I have tried with mbtowcs/wctombs but I'm not satisfied with the
result. If wctombs finds a character that can't be converted it return
-1, and stops. I would like to replace such of characters with some
special character and convert so much that is possible.

So I have written my own functions, based on mbtowc and wctomb. I have
successfully converted text from and to different codepages (I have
tried 437, 1252 and 949 [Korean, with some characters that takes two
bytes]).
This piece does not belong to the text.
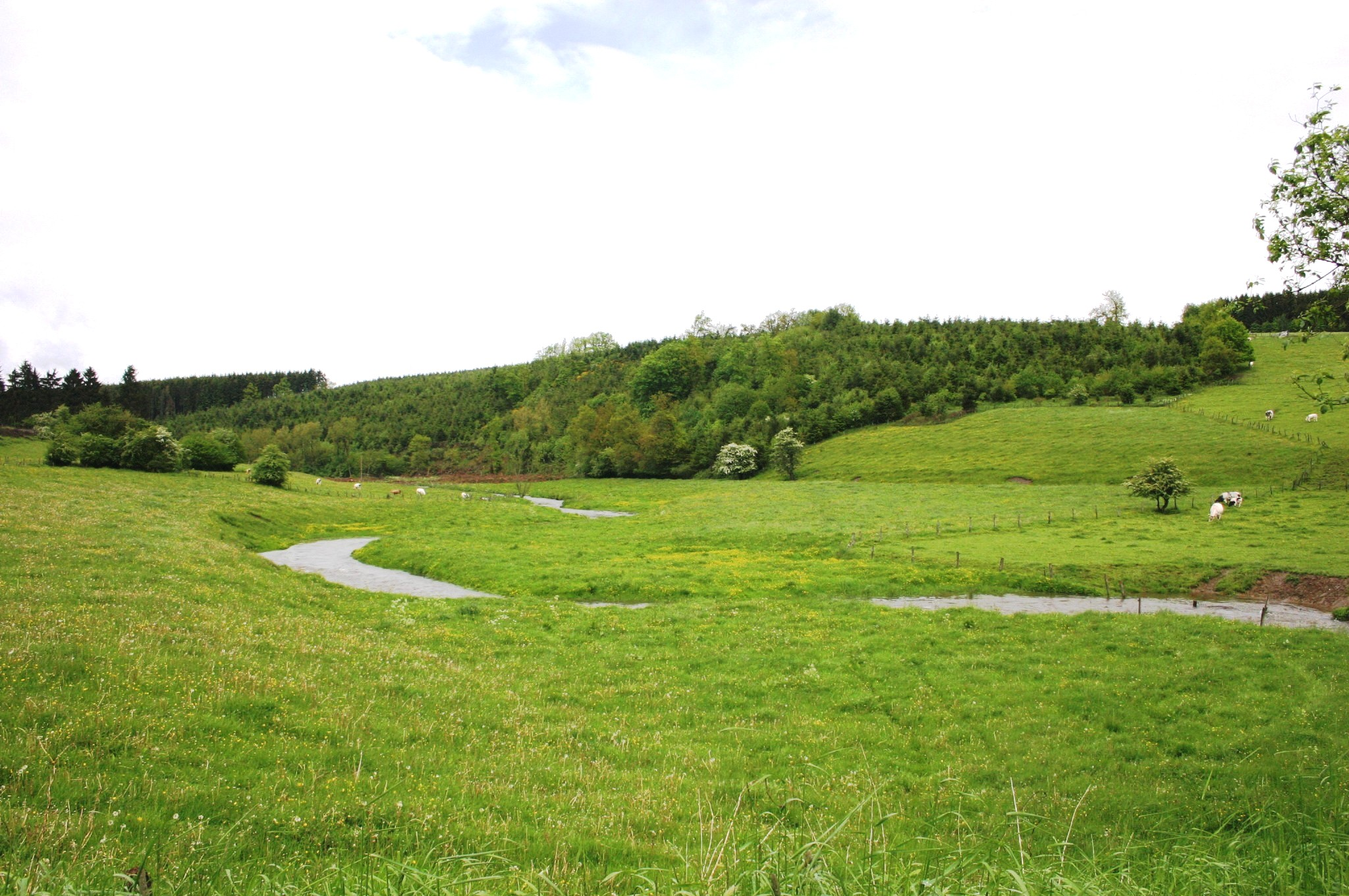 Sauer bei Winville.

So I think the code is OK, but I would appreciate if someone
else look at it (so I have someone to blame ;-).

The code:

void ConvertCharToWstring(const char* from, wstring &to)
{
to = L"";

size_t pos=0;
wchar_t temp[1];

while(true)
{
size_t len = mbtowc(temp, from+pos, MB_CUR_MAX);

//Found end
if(len == 0)
return;
else if(len == (size_t)-1)
{
//Unknown character, this should never happen
pos++;
}
else
{
to += temp[0];
pos += len;
}
}
}

void ConvertWcharToString
(const wchar_t* from, string &to,
bool* datalost, char unknownchar)
{
to = "";

char* temp = new char[MB_CUR_MAX];

while(*from != L'\0')
{
size_t len = wctomb(temp, *from);

//Found end
if(len == 0)
break;
else if(len == (size_t)-1)
{
//Replace with unknown character
to += unknownchar;

if(datalost != NULL)
*datalost=true;
}
else
{
//Copy all characters
for(size_t i=0; i<len; i++)
to += temp[i];
}

from++;
}

delete [] temp;
}

/PEK

Jul 22 '05 #1
5 8473
"PEK" <pe*****@home.se> wrote in message
news:41***************@news.individual.net...
I need some code that convert a multi-byte string to a Unicode string,
and Unicode to multi-byte. I work mostly in Windows and know how to
solve it there, but I would like to have some platform independent
code too.
/PEK


// wide-char to multibyte:
wstring source = "something";
typedef ctype<wchar_t> CT;
size_t length = source.length();
char *result = new char[length];
CT const& ct = use_facet<CT>(locale());
ct.narrow(source.data(), source.data() + source.size(), 'X', result);
string dest(result, length);
delete[] result;
return dest;

For the reverse, use ct.widen instead (and make source a string and dest a
wstring of course).
This uses the global C locale, which at program startup is ASCII, *not* the
system locale. To set a specific locale, use:
locale::global(locale("Dutch_Netherlands"));
At least on Windows with VC, this sets the global locale to the system
locale:
locale::global(locale(""));

Note that this won't handle actual multi-byte character sets, i.e. character
sets with characters > 256 (e.g. JIS), those characters will not get
converted properly. I know of no standard way to handle those, just the
WideCharToMultiByte windows method.

--
Unforgiven

Jul 22 '05 #2
PEK wrote:
I need some code that convert a multi-byte string to a Unicode string,
and Unicode to multi-byte. I work mostly in Windows and know how to
solve it there, but I would like to have some platform independent
code too.


The standard C++ solution is to use codecvt facets. Currently these are a bit
hard to use, but there is a proposal to add several components which would make
it easier. See

http://www.open-std.org/jtc1/sc22/wg...004/n1683.html.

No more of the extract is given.